Furthermore, DMARC prevents precise domain spoofing but does not display name spoofing or spoofing using cousin domains, which are significantly more common in spear-phishing assaults. Because DMARC works so well, attackers have started using more advanced methods.
Because many people need to understand how pretexting works, they may only realize that their organization has been targeted once it is too late. Educate yourself and your employees, so they know what prompting looks like and how to respond if they suspect it is happening.
Always See Identification
When someone comes into your office asking for information about an employee, always ask to see identification before providing any information. Have someone else verify the identity of the person requesting the information.
Examine the Pretext Carefully
Before you act on any request or instruction, consider whether it makes sense.
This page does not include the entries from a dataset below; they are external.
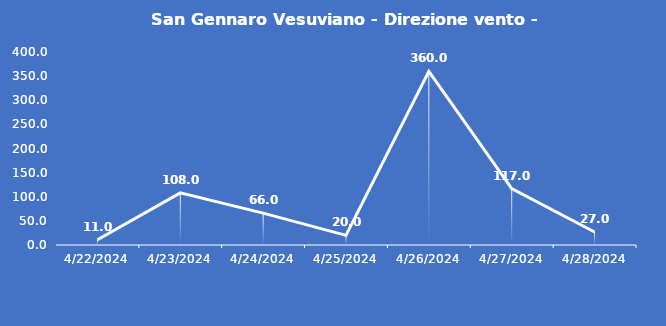
| Category | San Gennaro Vesuviano - Direzione vento - Grezzo (°N) |
|---|---|
| 4/22/24 | 11 |
| 4/23/24 | 108 |
| 4/24/24 | 66 |
| 4/25/24 | 20 |
| 4/26/24 | 360 |
| 4/27/24 | 117 |
| 4/28/24 | 27 |

For example, if someone asks you to send sensitive data via email or text, be wary — this could be a ploy designed to steal your information. Don’t automatically trust that what you’re being asked to do is legitimate or safe just because it looks like something your boss would do. Instead, verify with them directly before completing any task that involves sensitive data or money.
Monitor the Environment for Malicious Activity
Use security software that monitors all activity on your network and alerts you when suspicious activity occurs. Monitor activity in real-time so you have time to react if an attack begins.
Pretexting is a great strategy to have up your sleeve when needed, but it can also backfire if you’re not careful. Just make sure you plan to follow through with what you start, and you give others the benefit of the doubt until they prove otherwise.